Associated History for Body Pains
Begin by screening all patients with two standardized questions: (1) "How much bodily pain have you had during the last week?" (none, very mild, mild, moderate, severe, very severe) and (2) "Do you have body pain that has lasted for more than 3 months?" A response of moderate pain or greater during the last week combined with bodily pain lasting more than 3 months constitutes a positive screen requiring comprehensive assessment 1.
Initial Screening Approach
- Use validated pain intensity scales at every clinical encounter: Visual Analog Scale (VAS), Verbal Rating Scale (VRS), or Numerical Rating Scale (NRS) 0-10 1.
- Screen systematically at initial evaluation, at regular follow-up intervals, and whenever new therapy is initiated 1.
- Document the pain rating - any score greater than 0 triggers comprehensive assessment 1.
Comprehensive Pain History (For Positive Screens)
When patients screen positive, obtain the following specific details using a biopsychosocial approach 1:
Pain Characteristics
- Onset and duration: When did it start? How long has it persisted? 1
- Intensity and character: Use pain scales; ask patients to describe quality (sharp, burning, aching, shooting, throbbing, cramping) 1
- Location and radiation: Identify all pain sites, as one-third of chronic pain patients have multiple locations 2. Ask about referral patterns and radiation 1.
- Temporal patterns: Does pain increase during the day? Is it constant or intermittent? 1, 3
- Trigger factors: What makes it worse? What provides relief? 1
Functional Impact Assessment
- Physical function interference: Specifically ask about inability to perform activities of daily living (e.g., "Can you walk a block?" "Can you dress yourself?") 1
- Psychological function: Document effects on mood, sleep patterns, appetite, and social life 1
- Work and employment: Assess impact on work capacity 1
- Quality of life: Use Brief Pain Inventory (BPI) or the 3-item PEG scale (Pain intensity, Enjoyment of life, General activity) for efficient multidimensional assessment 1
Treatment History
- Past treatments: Document all previous pain therapies and their efficacy 1
- Current medications: Ask about prescribed and over-the-counter analgesics, including homeopathic remedies; assess frequency of use and whether dosing is safe 1, 4
- Treatment response: Document what has worked and what has failed 1
Co-occurring Conditions
- Underlying disorders: Identify conditions that may cause or contribute to pain 1
- Psychosocial factors: Screen for anxiety, depression, catastrophizing, fear of movement, and suicidal ideation 1
- Substance use history: Document any co-occurring substance use disorders 1
- Sleep disturbance: Ask about causes (pain, worrying, poor sleep habits) 1
- Social support: Assess presence of caregivers and social environment 1
Red Flag Symptoms
- New pain in patients with controlled chronic pain: Carefully investigate and document, as this may require treatment adjustments or indicate new pathology 1
- Associated symptoms: Ask about fatigue, nausea, numbness, tingling, weakness 1
- Warning signs: Document any fever, unexplained weight loss, neurological deficits, or signs suggesting serious underlying pathology 1
Physical and Diagnostic Evaluation
- Focused physical examination: Perform examination relevant to pain location and suspected etiology 1
- Psychosocial evaluation: Assess psychological status, degree of disease awareness, and spiritual concerns 1
- Diagnostic workup: Order appropriate radiological and biochemical investigations to determine potential cause 1
Documentation Requirements
- Monitor regularly: Reassess at regular intervals and after each treatment change has had adequate time to take effect 1
- Document systematically: Record pain intensity, quality of life, adverse events, and treatment adherence 1
- Track functional goals: Document progress toward achieving functional objectives 1
Common Pitfalls to Avoid
- Do not rely on single-site descriptors when patients report pain in multiple locations, as 33% have pain at multiple sites with significant demographic differences between groups 2.

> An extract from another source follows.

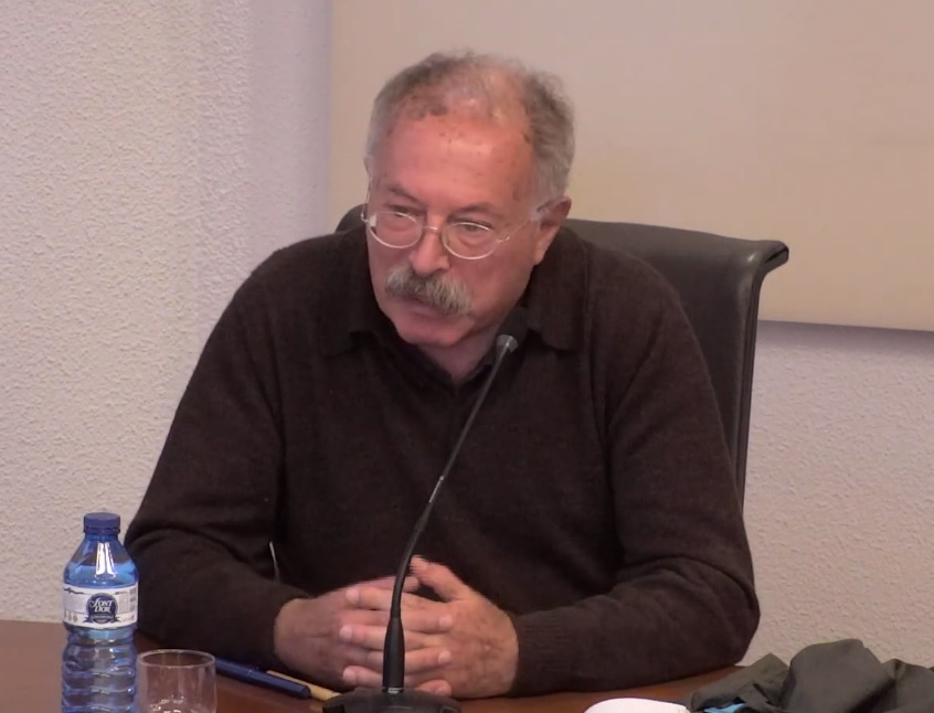 Levi Giovanni Podcasts de la Casa de Velázquez
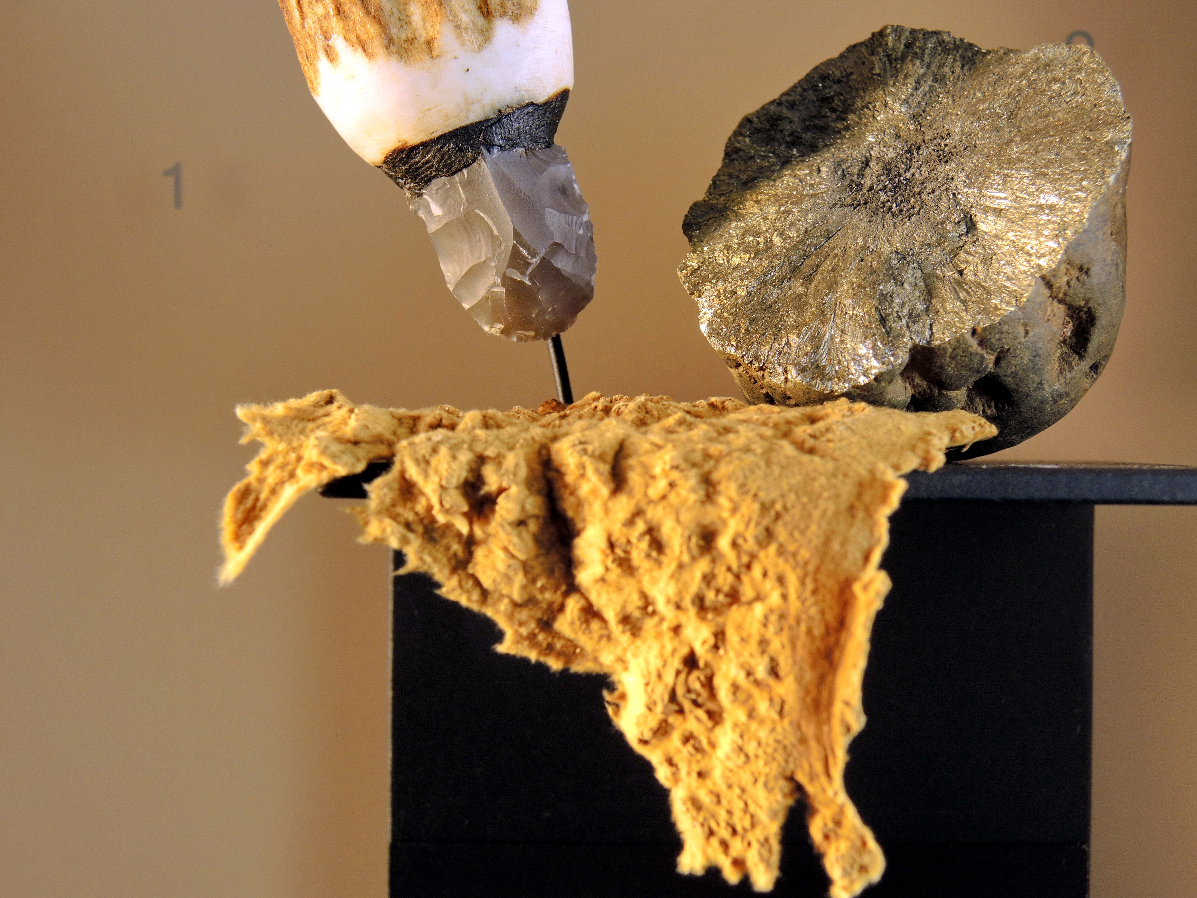 Ausstellung Archäologie im Parkhaus Opèra, Exponat aus der Grabung Parkhaus Opéra in Zürich (Switzerland) : Horgener Kultur, Feugerschlegel mit Schwefelkies und Zunder.

- Avoid using retrospective questionnaire assessment alone, as it yields significantly higher pain scores than real-time diary assessment 3.
- Do not assume pain stability - pain intensity fluctuates greatly during the day and over time, requiring repeated assessment 5, 3.
- Recognize that pain impact on function may matter more than severity when determining treatment priorities 1.